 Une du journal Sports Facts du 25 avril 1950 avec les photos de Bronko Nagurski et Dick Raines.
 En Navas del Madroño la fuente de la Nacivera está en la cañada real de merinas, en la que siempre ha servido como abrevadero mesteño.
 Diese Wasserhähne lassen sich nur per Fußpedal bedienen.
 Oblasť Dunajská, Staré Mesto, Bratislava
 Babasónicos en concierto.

...

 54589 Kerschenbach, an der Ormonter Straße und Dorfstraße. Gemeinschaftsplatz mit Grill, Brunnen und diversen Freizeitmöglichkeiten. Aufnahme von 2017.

Work item: Reproduce word for word the material above, starting with the line that has "Oblasť Dunajská, Staré Mesto, Bratislava" and stopping after the line that has "Babasónicos en concierto.".

Exercise result:
 Oblasť Dunajská, Staré Mesto, Bratislava
 Babasónicos en concierto.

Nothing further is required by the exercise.